WHAT TO WORK ON: Take the lines from the one containing "Skärgårdssiftelsens skylt i" through the final line below and restate them exactly. Omit the pictures.

Start of PROVIDED DATA

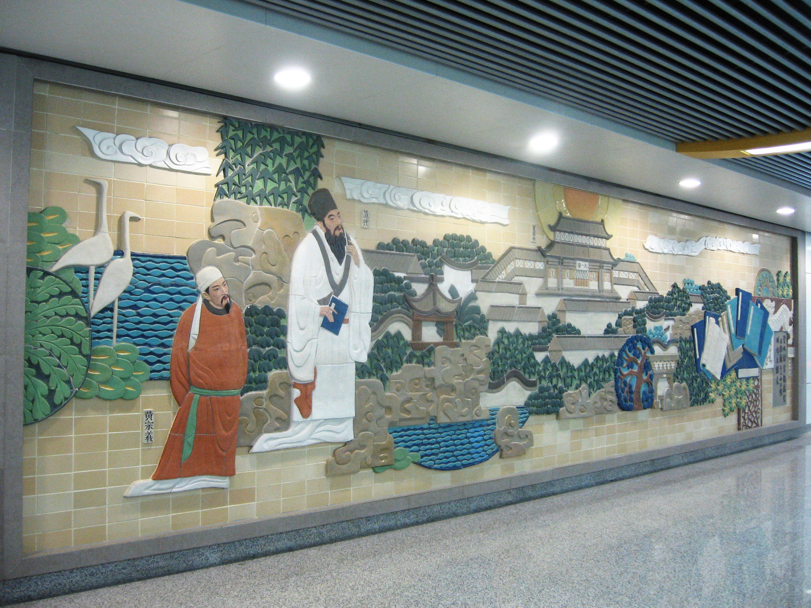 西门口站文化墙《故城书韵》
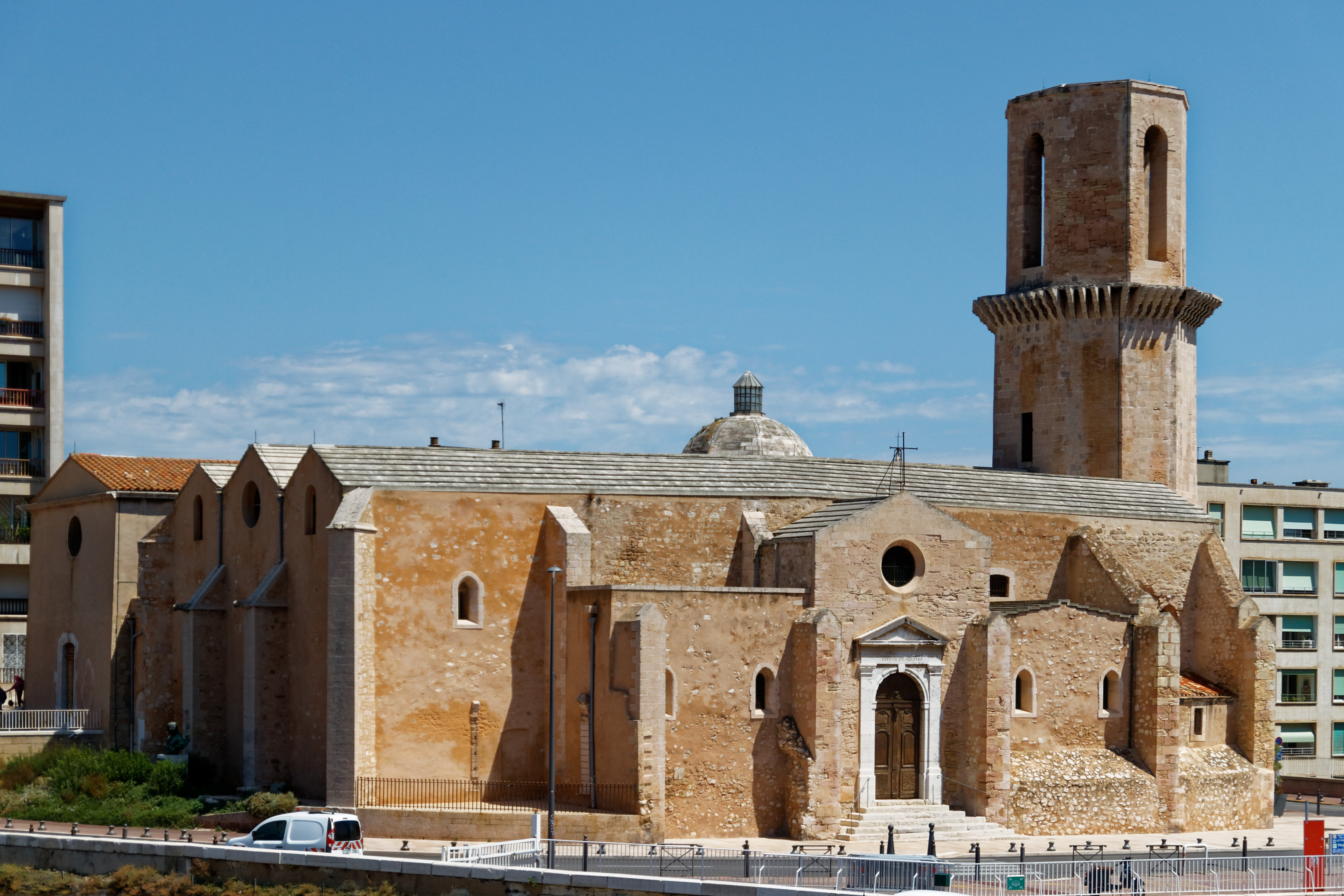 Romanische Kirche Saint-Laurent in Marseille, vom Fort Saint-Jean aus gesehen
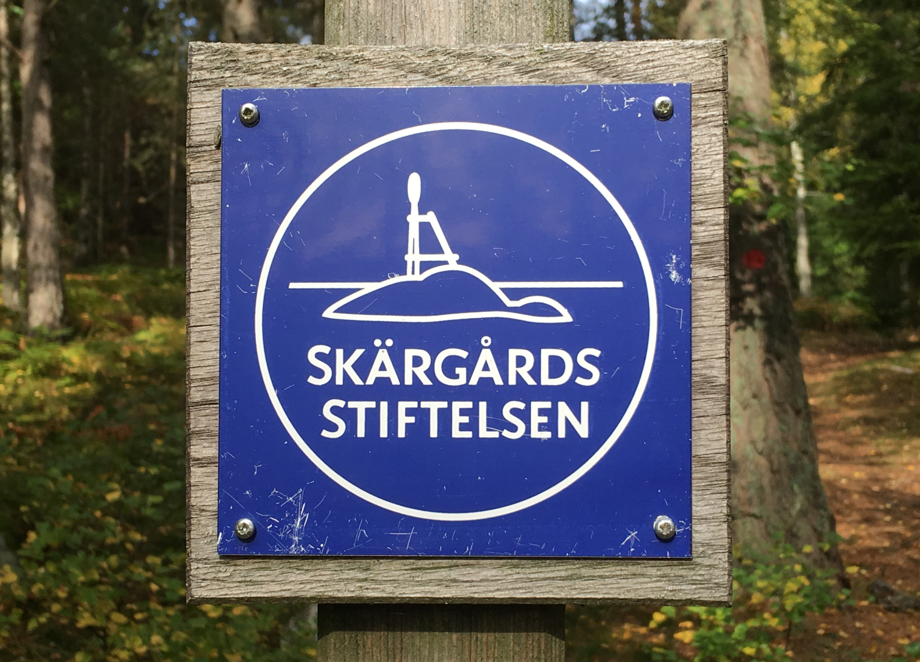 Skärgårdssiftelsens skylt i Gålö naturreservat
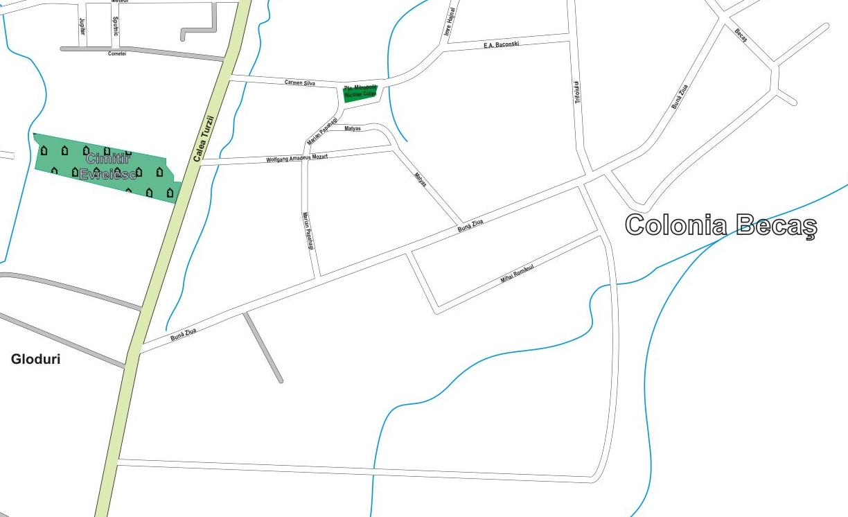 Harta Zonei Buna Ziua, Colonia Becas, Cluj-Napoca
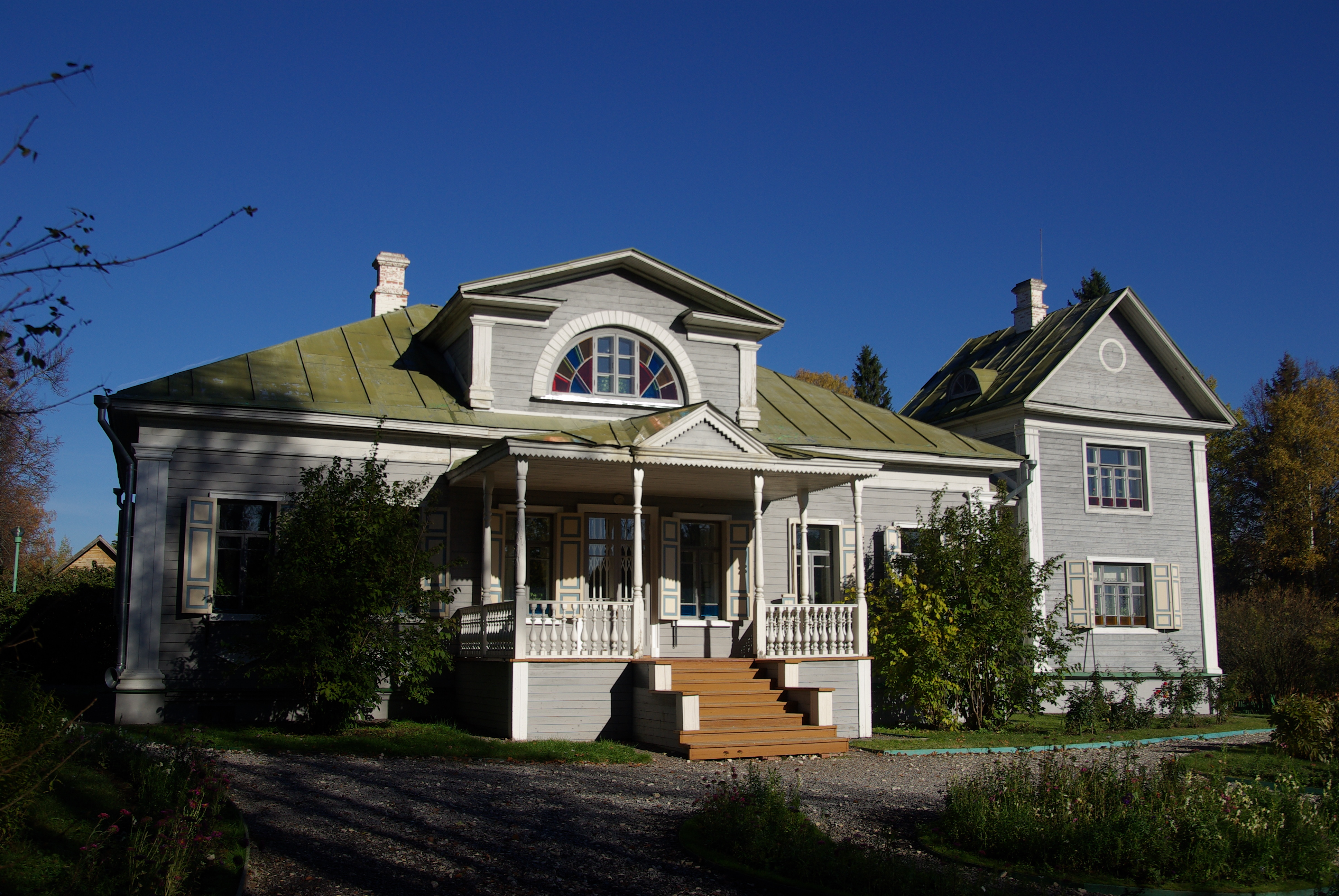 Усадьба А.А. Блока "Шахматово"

End of PROVIDED DATA

OUTPUT:
 Skärgårdssiftelsens skylt i Gålö naturreservat
 Harta Zonei Buna Ziua, Colonia Becas, Cluj-Napoca
 Усадьба А.А. Блока "Шахматово"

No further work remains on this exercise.